- Ravage (Dr. Geoffrey Crawford) as he appears in Rampaging Hulk Vol. 2 #2 Art by Rick Leonardi.

Publication information
- Publisher: Marvel Comics
- First appearance: Rampaging Hulk vol. 2 #2 (September, 1998)
- Created by: Glenn Greenberg Rick Leonardi

In-story information
- Alter ego: Geoffrey Crawford
- Species: Human mutate
- Abilities: Expert physicist; Superhuman strength, durability, and leaping; Healing factor;

= Ravage (Marvel Comics) =

Fictional character in comic books by Marvel Comics

Ravage (Geoffrey Crawford) is a fictional character appearing in American comic books published by Marvel Comics. He is one of the Hulk's enemies.

==Fictional character biography==
Dr. Geoffrey Crawford was a professor at Desert State University who took undergraduate Bruce Banner under his wing to mentor him. Years later, Banner went to see his teacher and aid him in finding a cure for the Hulk. At this time, Crawford is paraplegic, but nevertheless able to create a machine that could filter out the gamma radiation from Banner's body. He saw this as a way to regain his walking ability. By obtaining some samples of the Hulk's DNA, he knew it would allow him to use these recuperative powers on himself. First, Crawford reconfigured his own DNA so that it can match with Banner's. This turned him into a stronger and similar beast called Ravage.

Ravage is more powerful than the Hulk and slightly larger. The key element which makes Ravage such a dangerous enemy is that he still has Crawford's mind and lust for power. Just after his first transformation, Ravage attacks the Hulk, but he soon reverts to Crawford at sunrise, much like Banner initially transformed into the Hulk during nightfall and reverted to Banner at sunrise. Crawford turns Banner over to Thunderbolt Ross for fear of being stopped from becoming Ravage again.

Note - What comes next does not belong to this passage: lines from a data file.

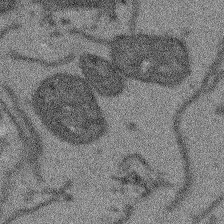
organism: Arabidopsis thaliana
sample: Root tip
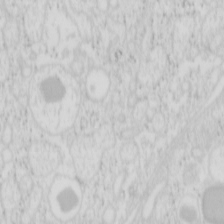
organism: Mouse
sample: Pancreas
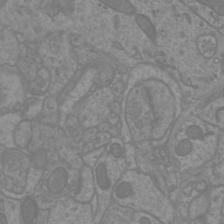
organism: Mouse
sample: Cortical neurons
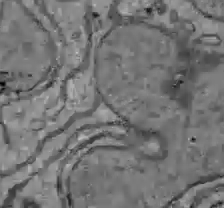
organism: C57BL Mouse
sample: Liver
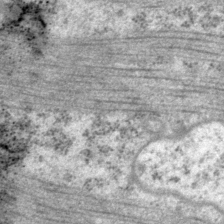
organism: P. pacificus
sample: Pharynx
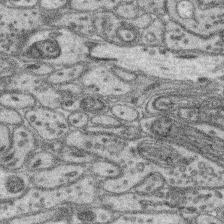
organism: Mouse
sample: Retina
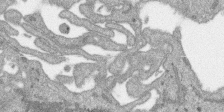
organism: Human
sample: Lung epithelial cells infected with SARS-CoV-2
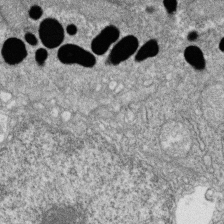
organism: Zebrafish
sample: Cilia; retinal pigment epithelium
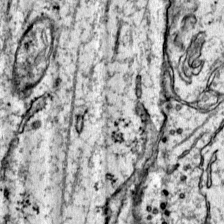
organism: Mouse
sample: Primary visual cortex
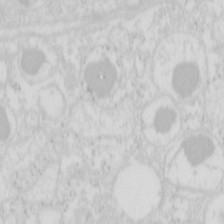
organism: Mouse
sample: Pancreas
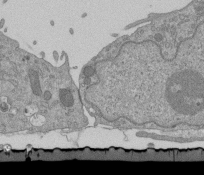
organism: Mouse
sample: ED-1 cell nuclei; centrioles
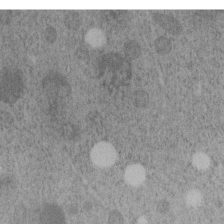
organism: C. elegans
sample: C. elegans embryo early stage
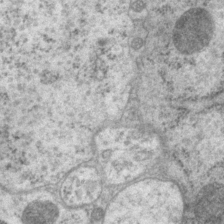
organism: P. pacificus
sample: Pharynx
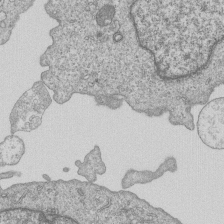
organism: Human
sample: MDA-MB-231 cells
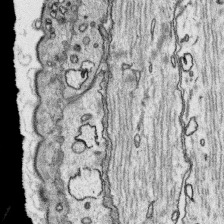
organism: Platynereis dumerilii
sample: Parapodia
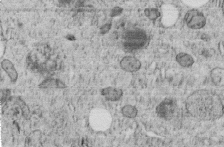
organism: C. elegans
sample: C. elegans embryo early stage
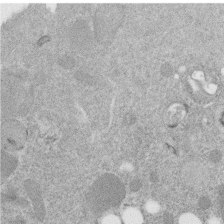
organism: C. elegans
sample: C. elegans embryo early stage
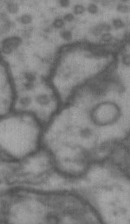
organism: Drosophila
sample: Brain
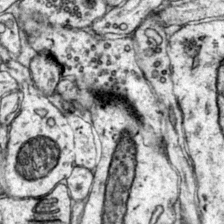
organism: Mouse
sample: Primary visual cortex
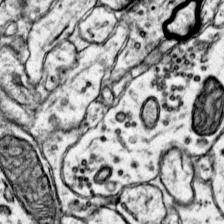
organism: Mouse
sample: Primary visual cortex
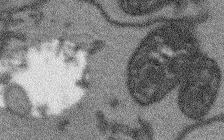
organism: Arabidopsis thaliana
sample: Root tip
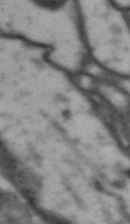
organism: Drosophila
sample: Brain
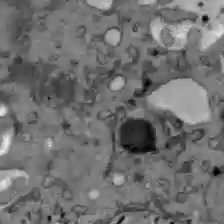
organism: C57BL Mouse
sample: Liver
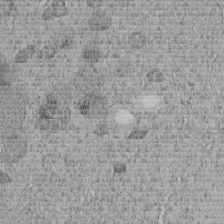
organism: C. elegans
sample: C. elegans embryo early stage
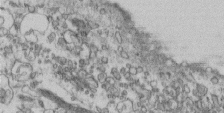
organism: Human
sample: Centriole in fibroblast cells
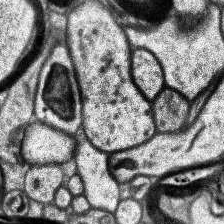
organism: Human
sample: Temporal Lobe
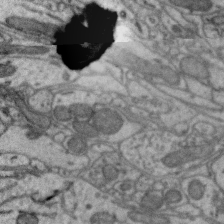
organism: Zebra finch
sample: Brain
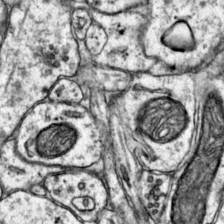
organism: Mouse
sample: Primary visual cortex
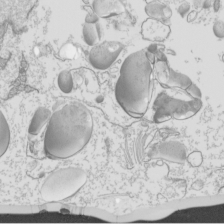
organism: Mouse
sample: Cilia; mouse epididymis
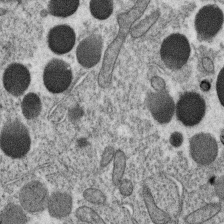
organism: C. elegans
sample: C. elegans oocyte; sperm cells
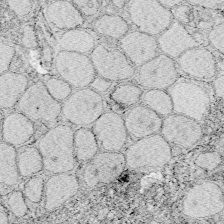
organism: Zebrafish
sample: Whole-Brain
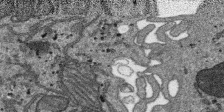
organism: Human
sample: Lung epithelial cells infected with SARS-CoV-2
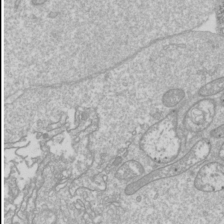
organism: Drosophila
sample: Cell division; meiosis; drosophila spermatocytes
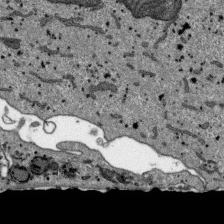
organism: Human
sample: Lung epithelial cells, uninfected (mock) control
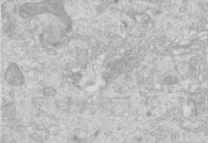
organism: Human
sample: Centriole in RPE cells
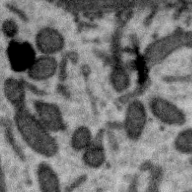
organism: Zebra finch
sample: Brain
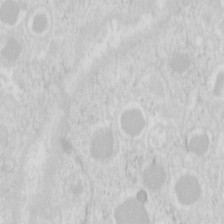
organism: Mouse
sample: Pancreas
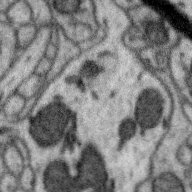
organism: Zebra finch
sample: Brain
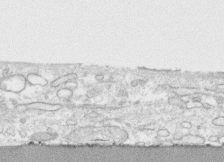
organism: Human
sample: CRL-1474
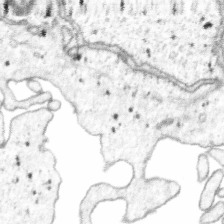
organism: Human
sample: HeLa cells
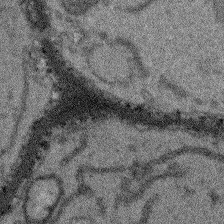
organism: Arabidopsis thaliana
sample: Root tip
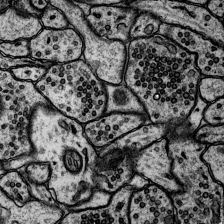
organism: Rat
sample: Hippocampus
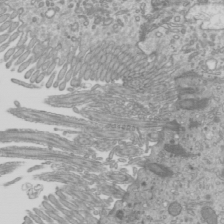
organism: Mouse
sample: Cilia; mouse epididymis
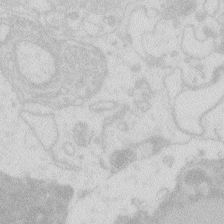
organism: Zebrafish
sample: Macrophage
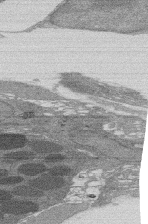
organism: Rat
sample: Salivary granule
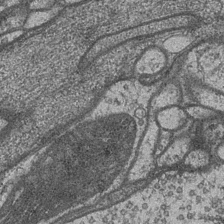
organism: Drosophila
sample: Optic medulla
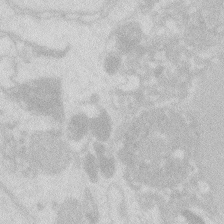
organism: Zebrafish
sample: Macrophage
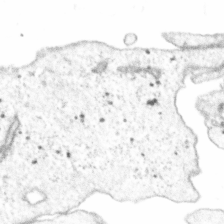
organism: Human
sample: HeLa cells
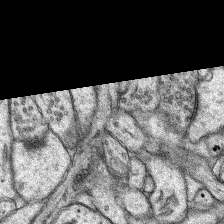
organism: Rat
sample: Hippocampus
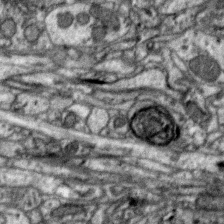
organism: Zebra finch
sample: Brain
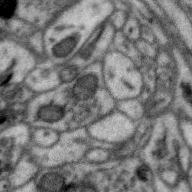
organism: Zebra finch
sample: Brain
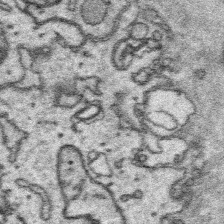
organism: Platynereis dumerilii
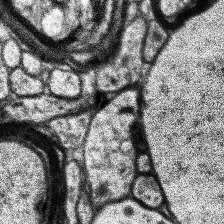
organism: Human
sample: Temporal Lobe
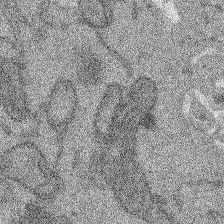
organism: Human
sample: HeLa cells
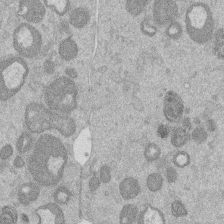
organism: Mouse
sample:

Crawford adjusted his machine so that it will change him into Ravage permanently. He then attacks the university as Ravage and terrorizes those who had pitied him as Crawford. Ravage is only stopped when the Hulk forms an unlikely alliance with Ross who traps Ravage in a state of suspended animation.

==Powers and abilities==
Ravage possesses immense strength, durability, and leaping, similar to the Hulk, while maintaining his intellect. Additionally, he is knowledgeable and skilled in the field of physics.

==In other media==
- Geoffrey Crawford / Ravage appears as a boss and is the secondary antagonist in Hulk, voiced by Paul Dobson. In the hopes of regaining his mobility and helping the Leader create an army of gamma warriors, Crawford tricks Bruce Banner into allowing him to use a "gamma orb" to absorb his gamma energy, claiming he wants to help cure Banner of the Hulk. Transforming into Ravage, Crawford summons two gamma creatures to assist him in fighting Banner as the Hulk until he is defeated and reverted to normal. Realizing the Leader had manipulated him, Crawford apologizes to Banner, though he later mounts a failed attempt at rebuilding the Orb to become Ravage again.
- Ravage appears as an unlockable playable character in Lego Marvel's Avengers.